Kamis, 28 Mei 2009

[daarut-tauhiid] KETULUSAN SEORANG GURU



Hidup, tak
selamanya bisa memilih. Itulah yang dirasakan Pak Mahmud, seorang guru,
bahkan kini menjadi kepala sekolah salah satu sekolah agama di
Cengkareng, Jakarta Barat. Ia seperti hidup di antara dua dunia yang
sangat berbeda,

menjadi guru di satu saat, dan karena alasan ekonomi menjadi pemulung sampah di saat lain.
Inilah potret nyata kehidupan guru di tanah air.
Matahari perlahan mulai menampakan sinarnya, dan pagi kembali datang.
Akupun kembali membuka lembaran hidup dari gubukku yang sederhana ini.
Namaku Mahmud. seperti hari-hari sebelumnya, di pagi buta, aku sudah
melangkahkan kaki pergi mengajar di sekolah Madrasah Sanawiyah
Safinatul Husnah, tak jauh dari tempatku tinggalku di Jalan Bambu
Larangan RT 03 RW 05 Cengkareng Barat, Jakarta Barat, jadi aku cukup
berjalan kaki untuk ke sana.Sudah 32 tahun aku menekuni profesi ini,
persisnya sejak aku berusia 14 tahun. Ya, sejak muda, aku memang
bercita-cita menjadi guru, profesi yang pekerjaannya sangat mulia
menurutku. Apalagi kini aku dipercaya menjadi kepala sekolah. Aku
senang, pengabdianku telah berbuah manis.
Menjadi guru, bukanlah pekerjaan mudah, apalagi menjadi kepala sekolah.
Tanggungjawabnya sangat besar, tak hanya harus mampu menjadi teladan
tapi juga harus menyiapkan bekal mutu dan moral bagi murid-murid kami,
generasi penerus bangsa ini. Karena itu hampir setiap upacara sekolah,
saat menjadi inspektur upacara, aku coba tanamkan nilai-nilai luhur itu.
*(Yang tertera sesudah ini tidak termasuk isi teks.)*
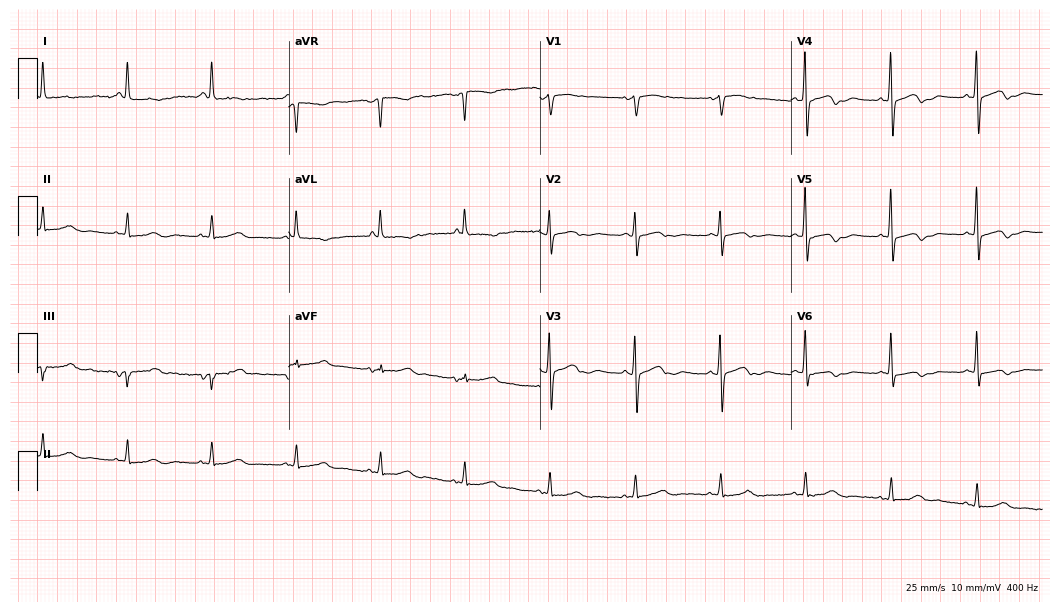
ECG (10.2-second recording at 400 Hz) — a woman, 82 years old. Screened for six findings — first-degree AV block, right bundle branch block (RBBB), left bundle branch block (LBBB), sinus bradycardia, atrial fibrillation (AF), sinus tachycardia — none is recorded. Other findings, if any, are not listed.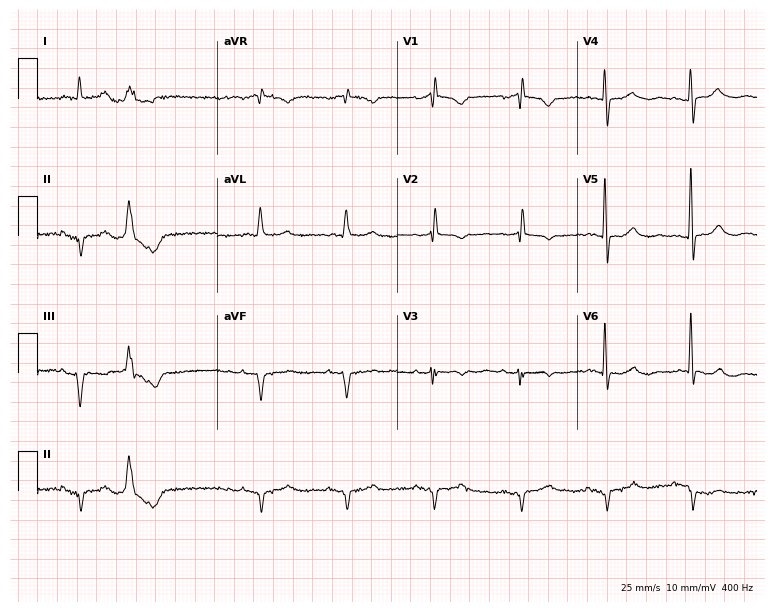
ECG — an 85-year-old female. Screened for six findings — first-degree AV block, right bundle branch block (RBBB), left bundle branch block (LBBB), sinus bradycardia, atrial fibrillation (AF), sinus tachycardia — none is recorded.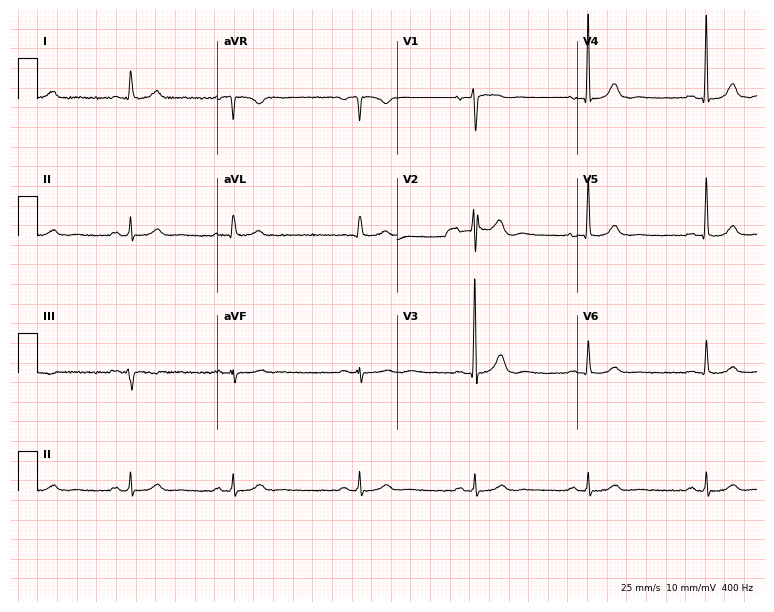
12-lead ECG from a 67-year-old male (7.3-second recording at 400 Hz). No first-degree AV block, right bundle branch block, left bundle branch block, sinus bradycardia, atrial fibrillation or sinus tachycardia recorded for this tracing. Findings outside these six are not listed.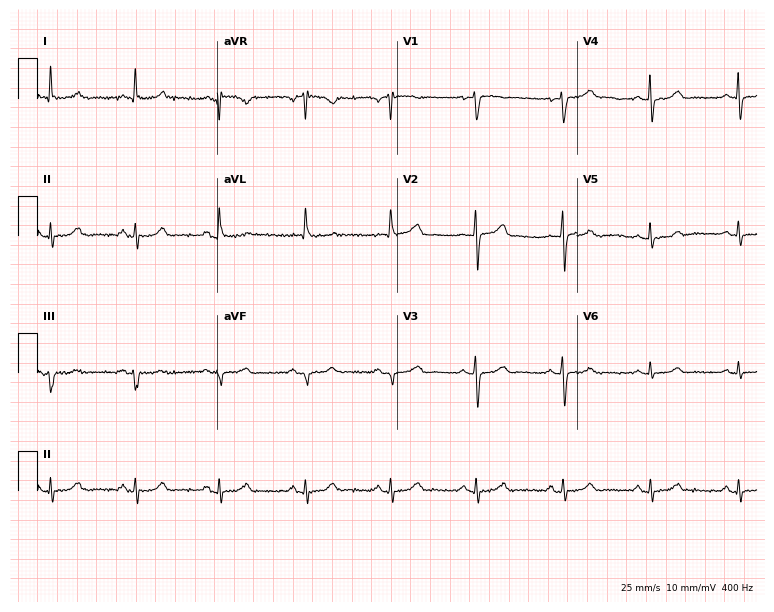
Resting 12-lead electrocardiogram. Patient: a 70-year-old female. Read as a normal ECG.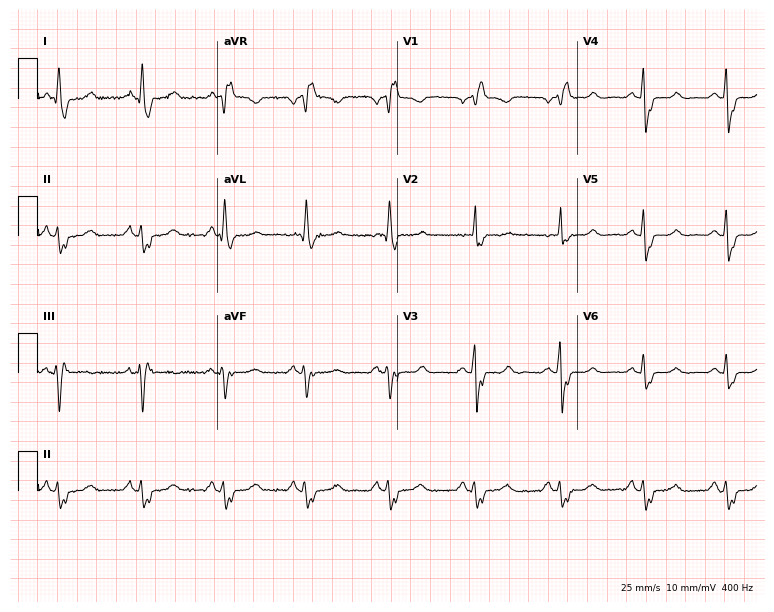
Resting 12-lead electrocardiogram. Patient: a 57-year-old female. The tracing shows right bundle branch block.

Meski menjadi kepala sekolah, aku tetap mengajar, matematika dan ppkn,
pendidikan pancasila dan kewarganegaraan. jujur, Ada dua alasan mengapa
aku tetap melakukannya. Pertama karena aku memang senang mengajar. Aku
juga tak ingin ilmu matematika yang kudapat dari Sekolah Tinggi
Keguruan dan Ilmu Pendidikan Jakarta menjadi tak terpakai. Dan kedua,
karena alasan ekonomi. Aku masih membutuhkannya sebagai sumber
tambahan. image
Menjadi guru, sekali lagi, memang sangat berat, setidaknya sampai saat
ini. Penghasilan yang didapatkan, sangat tak sebanding dengan karya
kami untuk bangsa ini. Tapi aku, dan juga mereka yang telah memilih
pekerjaan ini tak boleh mundur. Ada tanggung jawab besar di pundak kami.
Berkumpul dengan keluarga adalah saat terindah dalam hidupku. Bersama
mereka aku bisa melupakan semua persoalan yang membebaniku, terutama
setiap kali melihat senyum di wajah Jumiati, isteriku. Maklum, sudah
dua tahun terakhir ini dia sakit-sakitan, dan aku terus memikirkannya.
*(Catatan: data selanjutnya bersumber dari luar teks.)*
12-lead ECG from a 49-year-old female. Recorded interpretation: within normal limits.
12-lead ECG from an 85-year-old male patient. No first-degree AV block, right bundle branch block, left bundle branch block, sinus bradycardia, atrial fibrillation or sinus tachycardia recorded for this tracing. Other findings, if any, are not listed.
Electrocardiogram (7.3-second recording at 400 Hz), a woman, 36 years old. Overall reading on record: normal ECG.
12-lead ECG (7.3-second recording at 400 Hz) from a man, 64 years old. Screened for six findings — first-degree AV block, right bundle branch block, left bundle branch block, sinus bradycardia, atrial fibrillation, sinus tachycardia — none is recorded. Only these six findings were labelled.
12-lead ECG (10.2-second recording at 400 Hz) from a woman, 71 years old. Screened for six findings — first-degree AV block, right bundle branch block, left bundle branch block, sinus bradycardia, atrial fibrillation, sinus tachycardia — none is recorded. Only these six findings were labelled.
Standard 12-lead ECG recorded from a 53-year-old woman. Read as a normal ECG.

Sebagai kepala rumah tangga, beban di pundakku sebenarnya sangat berat.
Ibarat bangunan, aku tak ubahnya seperti tiang yang harus berdiri
kokoh, jika tak ingin seluruh bangunan roboh. Bukan maksudku berkeluh
kesah, tapi penghasilanku sebagai guru, meski kini telah menjadi kepala
sekolah, sangatlah kecil. Aku buka saja, penghasilanku dari sekolah
sekitar 500 ribu rupiah. Bisa apa dengan uang itu dengan harga
kebutuhan yang terus naik sekarang ini. Belum lagi aku harus membiayai
sekolah anak-anakku.
Itulah sebabnya, di luar profesi guru, diam-diam aku menjadi pemulung,
mengais rezeki di antara tumpukan sampah di belakang rumahku. Saat
menjadi pemulung, yang terbayang hanya wajah anak isteriku. Mereka
membutuhkan kehidupan dariku. Rasa lelah, lapar, coba aku singkirkan.
Tak ada gunanya pula aku mengeluh, karena inilah jalan hidupku.
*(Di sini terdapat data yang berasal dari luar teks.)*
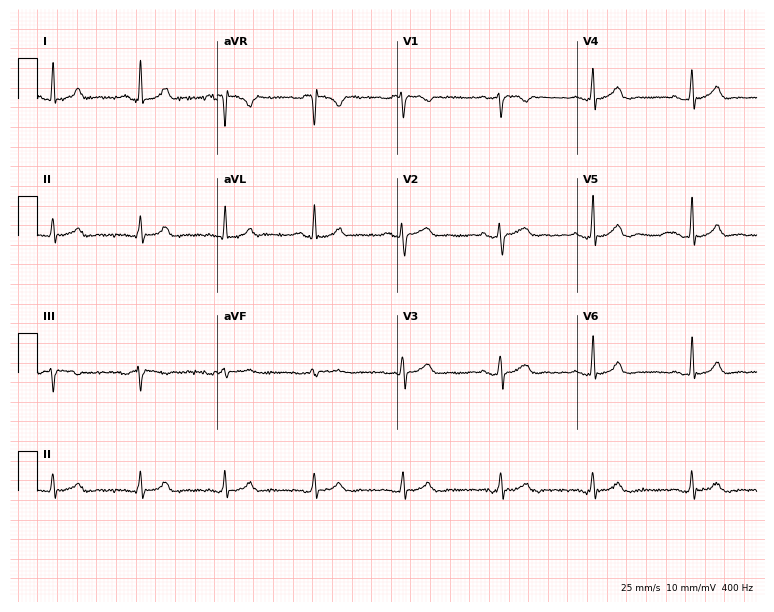
Electrocardiogram, a female patient, 24 years old. Overall reading on record: normal ECG.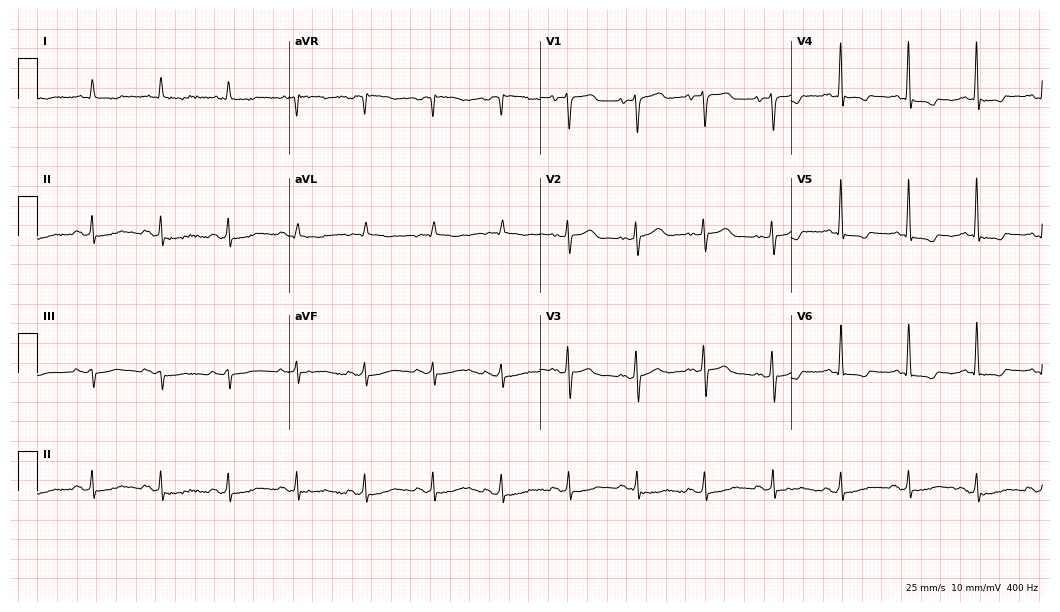
12-lead ECG (10.2-second recording at 400 Hz) from an 82-year-old female. Screened for six findings — first-degree AV block, right bundle branch block, left bundle branch block, sinus bradycardia, atrial fibrillation, sinus tachycardia — none is recorded. Findings outside these six are not listed.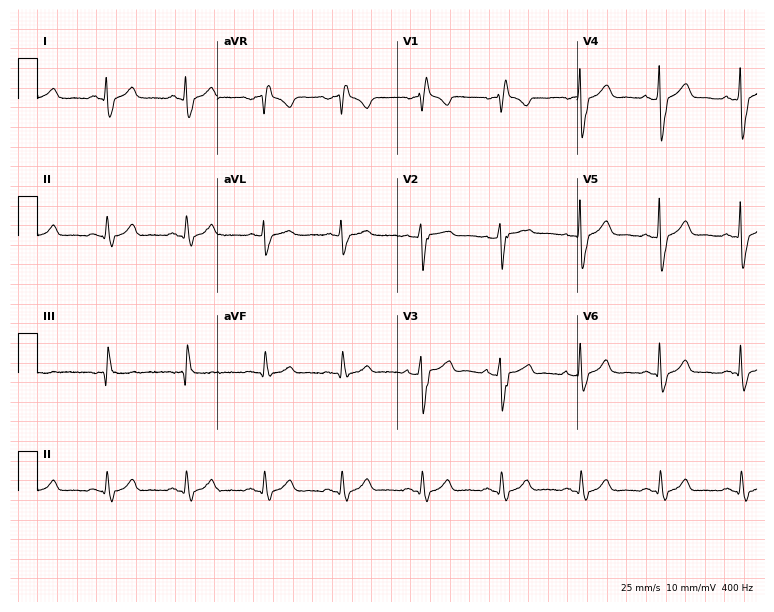
Standard 12-lead ECG recorded from a male, 44 years old. The tracing shows right bundle branch block.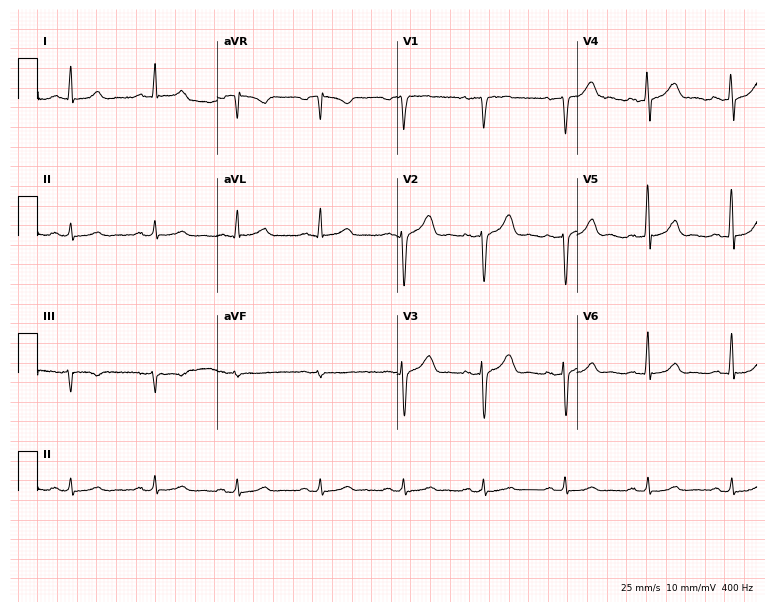
12-lead ECG (7.3-second recording at 400 Hz) from a 45-year-old man. Screened for six findings — first-degree AV block, right bundle branch block, left bundle branch block, sinus bradycardia, atrial fibrillation, sinus tachycardia — none is recorded. Only these six findings were labelled.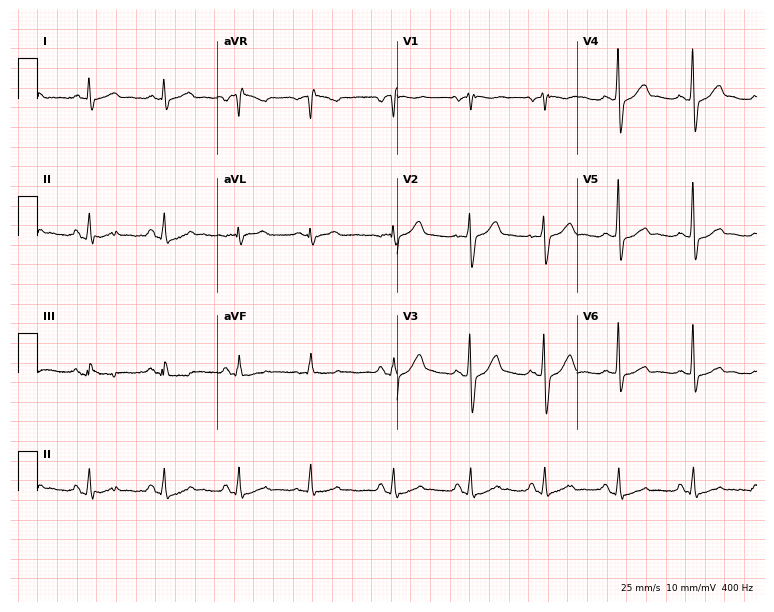
12-lead ECG from a 72-year-old male. Recorded interpretation: within normal limits.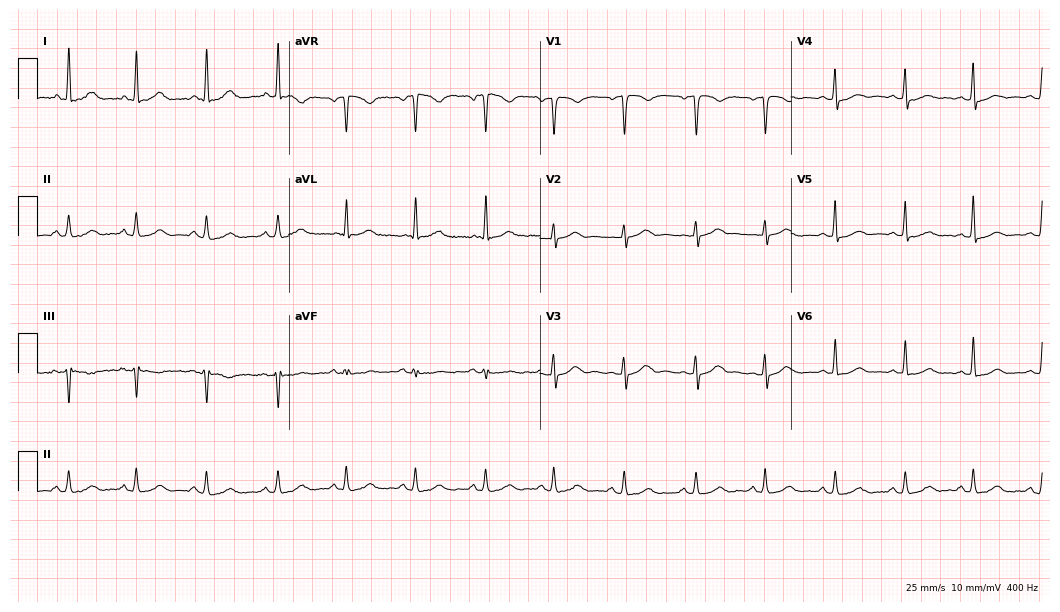
ECG (10.2-second recording at 400 Hz) — a 46-year-old female patient. Labelled as a normal ECG.

Hasilnya juga lumayan buat memenuhi kebutuhan hidup kami sekeluarga.
Aku sadar, keputusanku ini tidak semua menyukainya, terutama dari
mereka yang merasa pekerjaan ini tak pantas dilakukan seorang guru
sepertiku. Bahkan tak jarang aku menerima cibiran. Mereka seperti tak
mau mengerti, isteriku sudah dua tahun menderita sakit kanker otak, dan
aku belum juga mampu membiayai operasi untuknya.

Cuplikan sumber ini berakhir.